## What is needed
Set the records down again, exactly, without their images.

## The input
◇ ◇ ◇ ◇ ◇ ◇ ◇

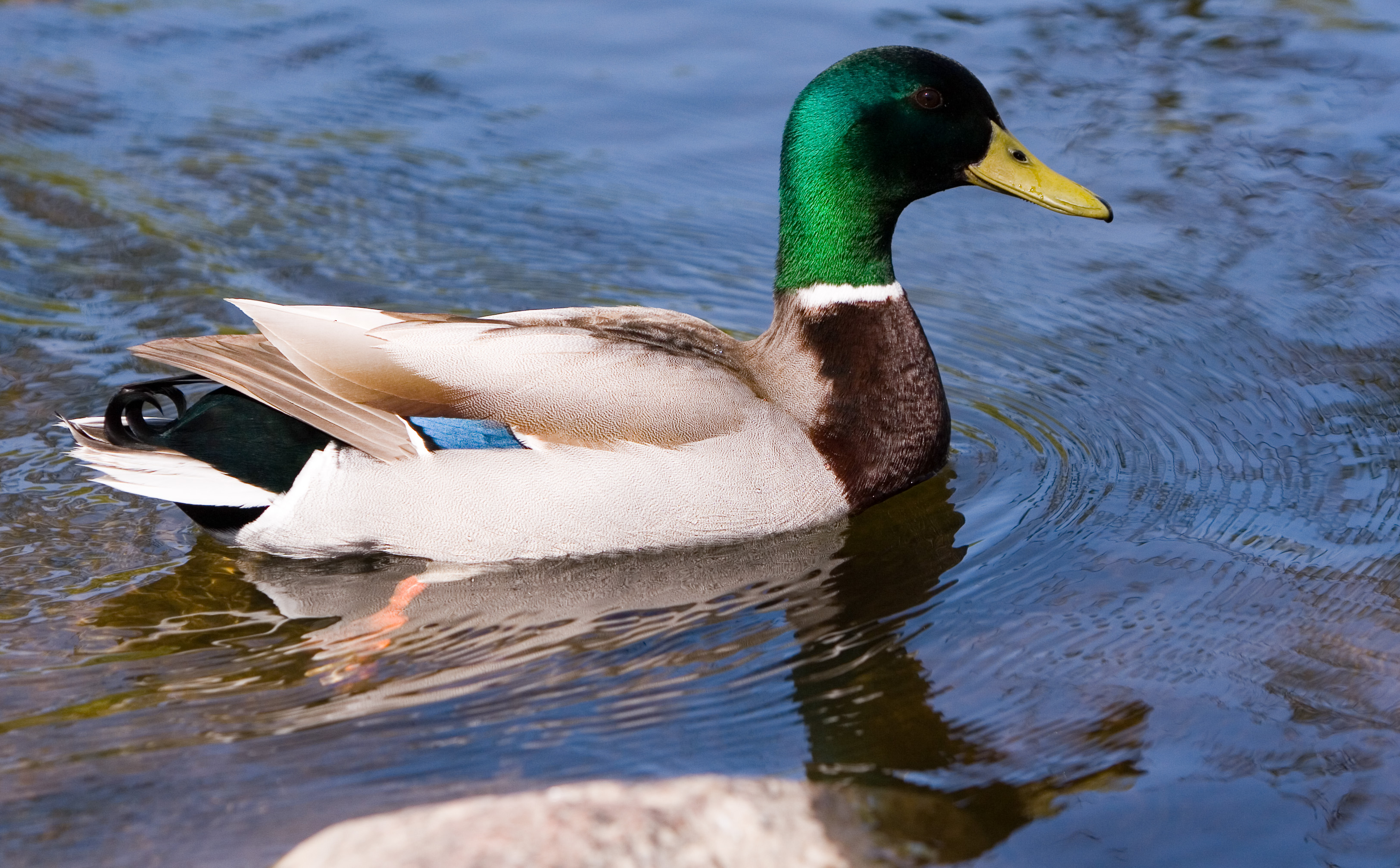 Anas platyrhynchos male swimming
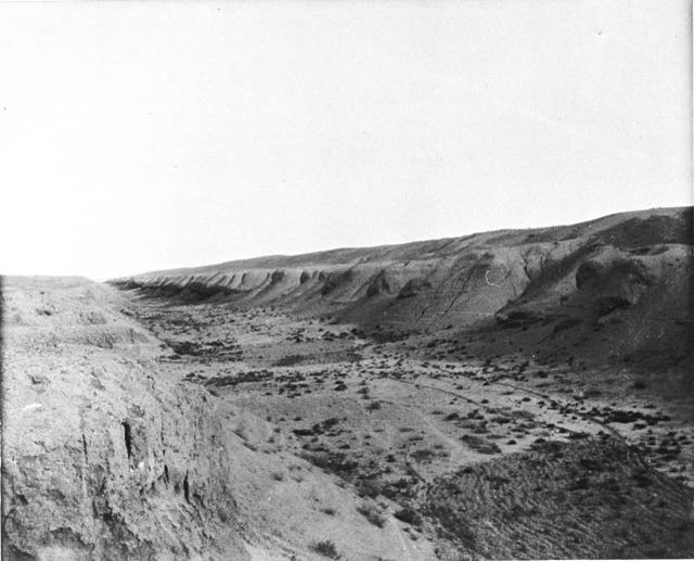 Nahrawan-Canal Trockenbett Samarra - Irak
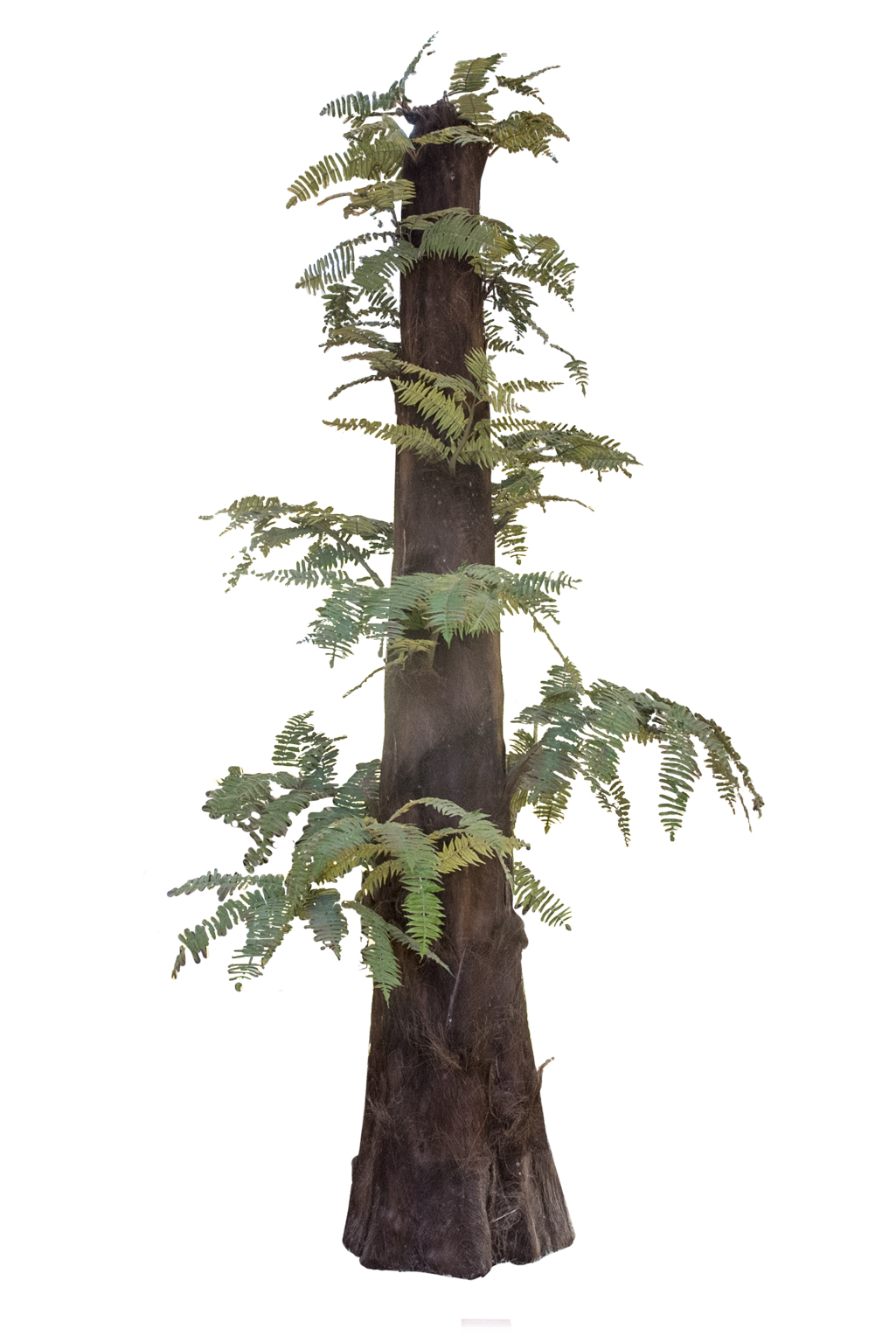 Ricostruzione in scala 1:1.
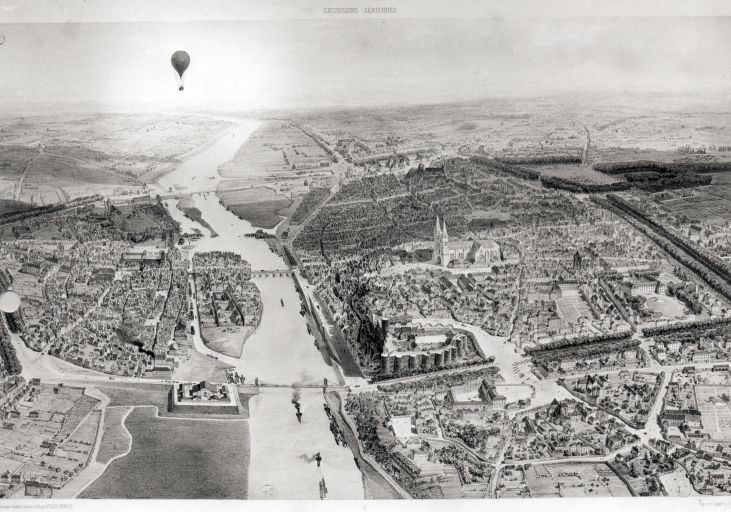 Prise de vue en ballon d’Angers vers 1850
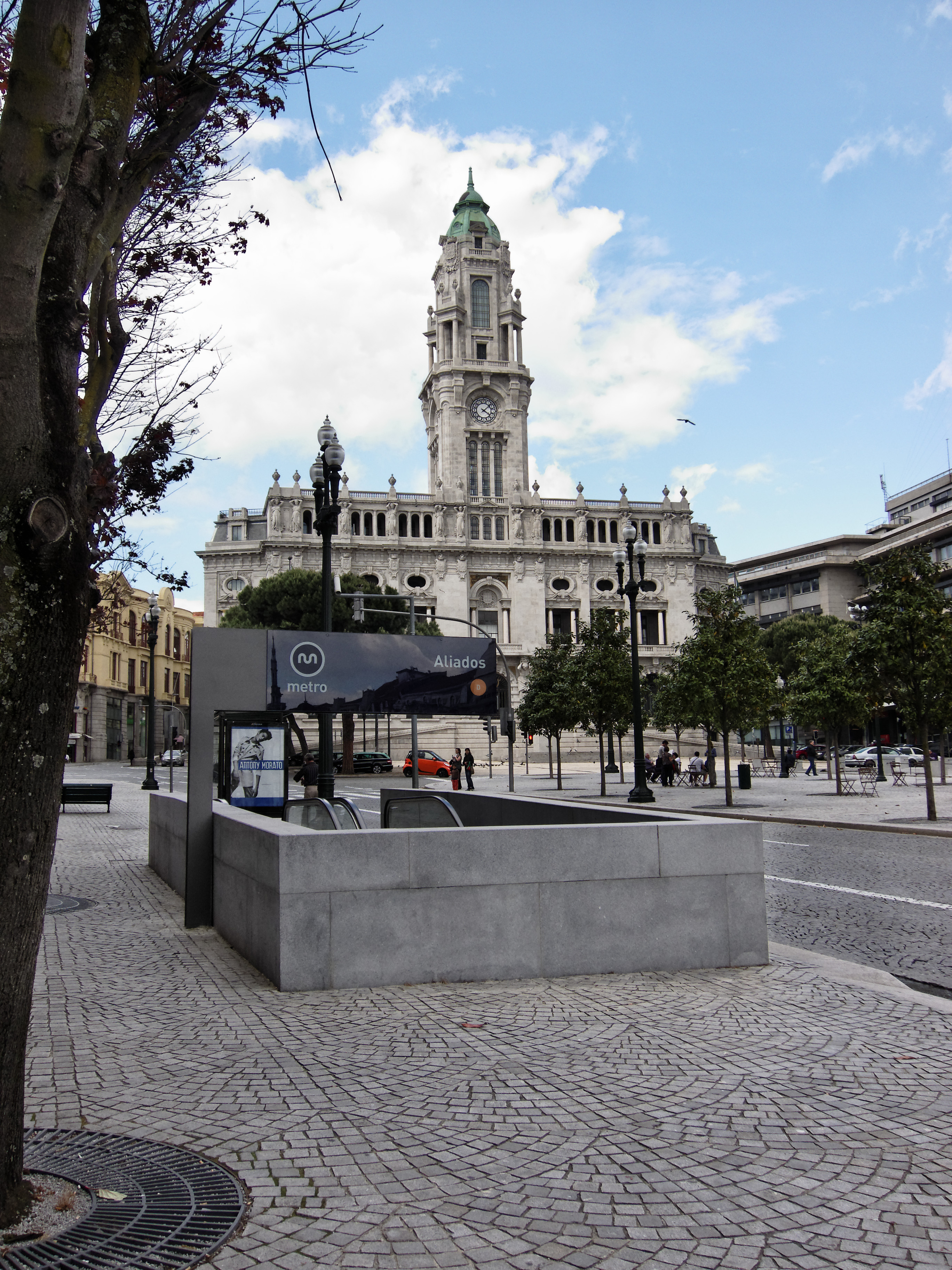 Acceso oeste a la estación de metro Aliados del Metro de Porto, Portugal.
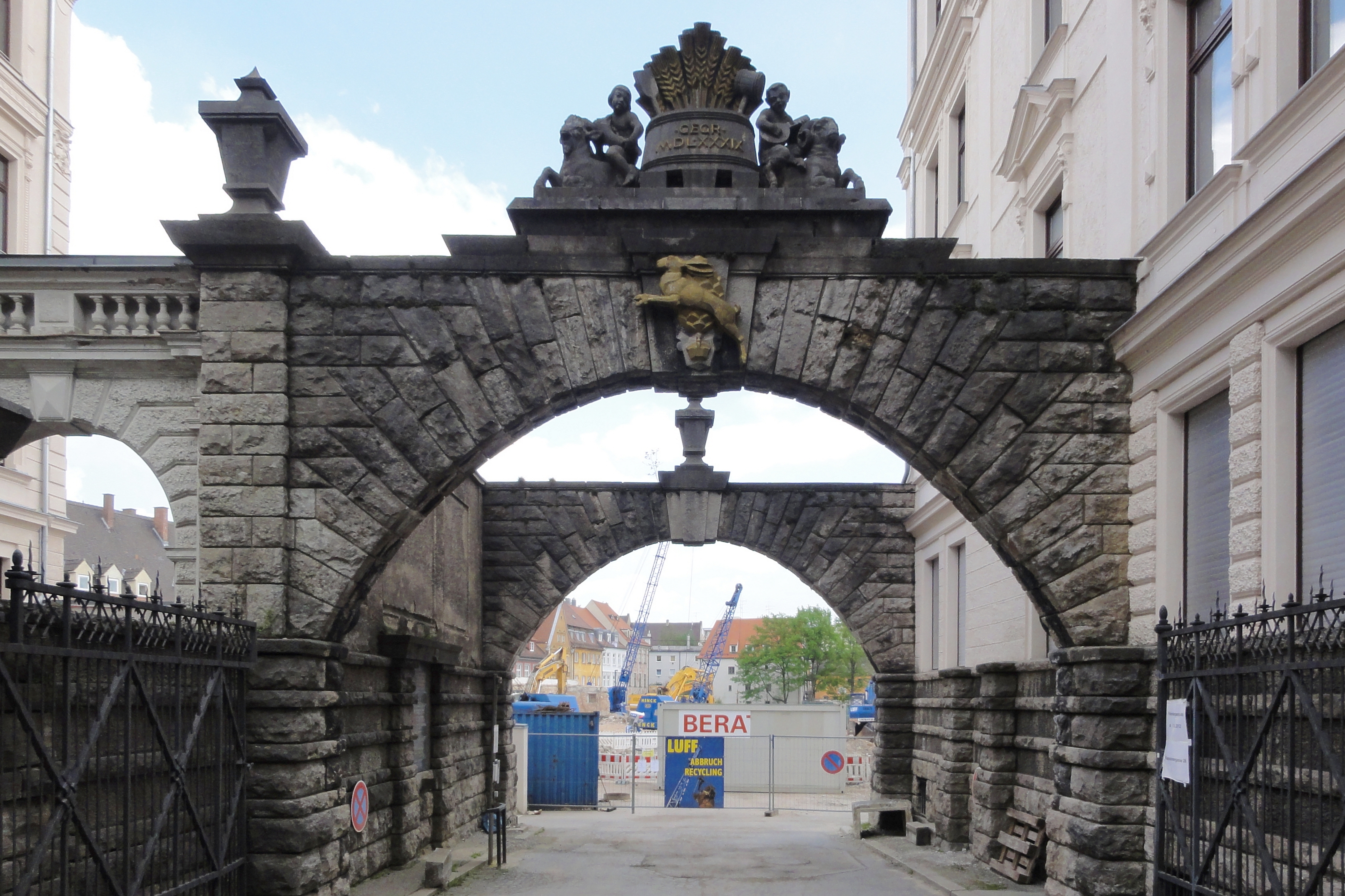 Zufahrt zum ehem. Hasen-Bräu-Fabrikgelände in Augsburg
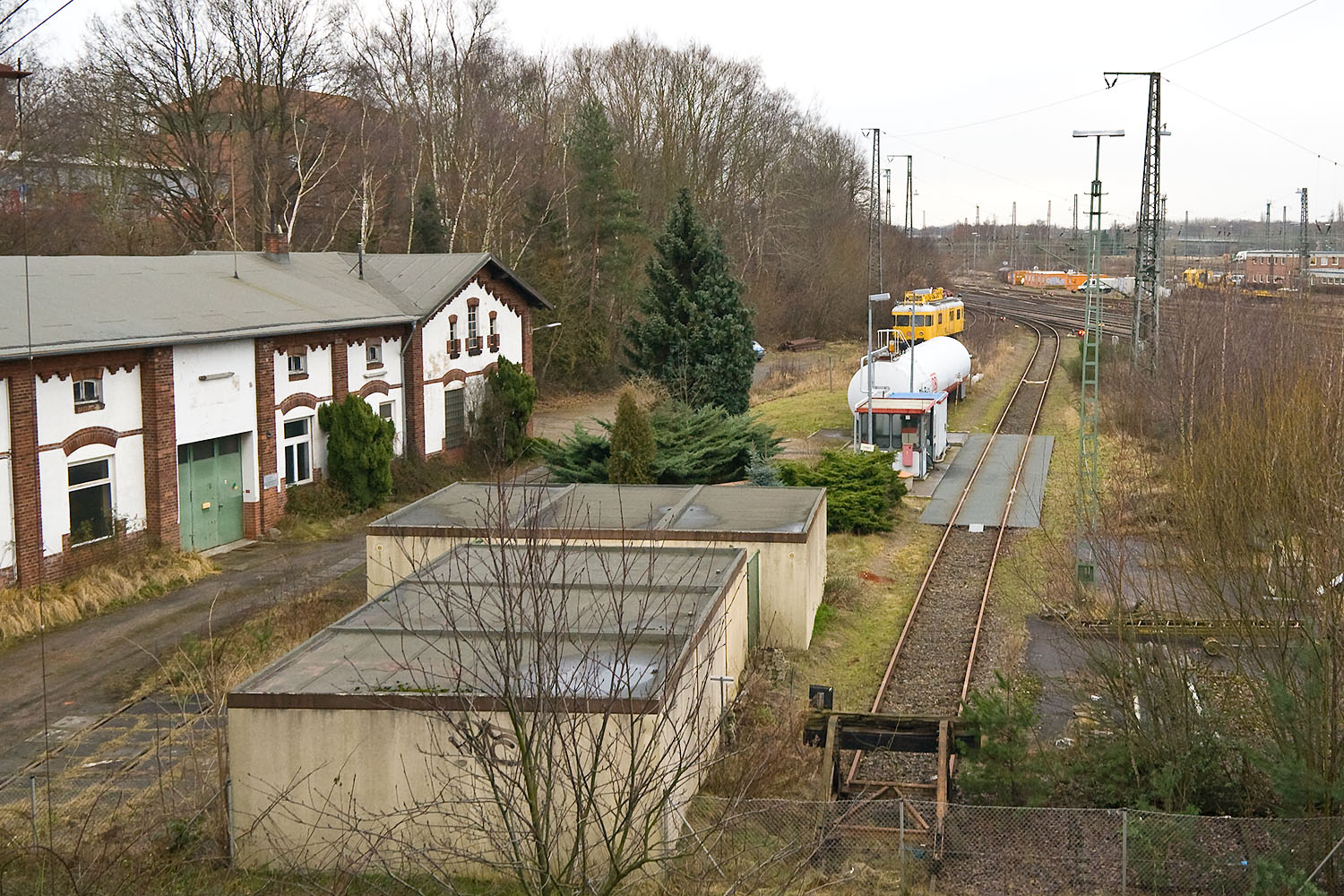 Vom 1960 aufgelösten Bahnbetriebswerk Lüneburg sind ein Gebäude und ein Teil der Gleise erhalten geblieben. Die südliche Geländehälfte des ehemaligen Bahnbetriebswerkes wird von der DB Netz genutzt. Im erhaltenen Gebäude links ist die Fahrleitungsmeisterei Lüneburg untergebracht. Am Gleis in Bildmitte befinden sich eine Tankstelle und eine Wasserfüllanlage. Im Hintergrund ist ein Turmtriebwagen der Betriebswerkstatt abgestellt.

◇ ◇ ◇ ◇ ◇ ◇ ◇

## Response area
 Anas platyrhynchos male swimming
 Nahrawan-Canal Trockenbett Samarra - Irak
 Ricostruzione in scala 1:1.
 Prise de vue en ballon d’Angers vers 1850
 Acceso oeste a la estación de metro Aliados del Metro de Porto, Portugal.
 Zufahrt zum ehem. Hasen-Bräu-Fabrikgelände in Augsburg
 Vom 1960 aufgelösten Bahnbetriebswerk Lüneburg sind ein Gebäude und ein Teil der Gleise erhalten geblieben. Die südliche Geländehälfte des ehemaligen Bahnbetriebswerkes wird von der DB Netz genutzt. Im erhaltenen Gebäude links ist die Fahrleitungsmeisterei Lüneburg untergebracht. Am Gleis in Bildmitte befinden sich eine Tankstelle und eine Wasserfüllanlage. Im Hintergrund ist ein Turmtriebwagen der Betriebswerkstatt abgestellt.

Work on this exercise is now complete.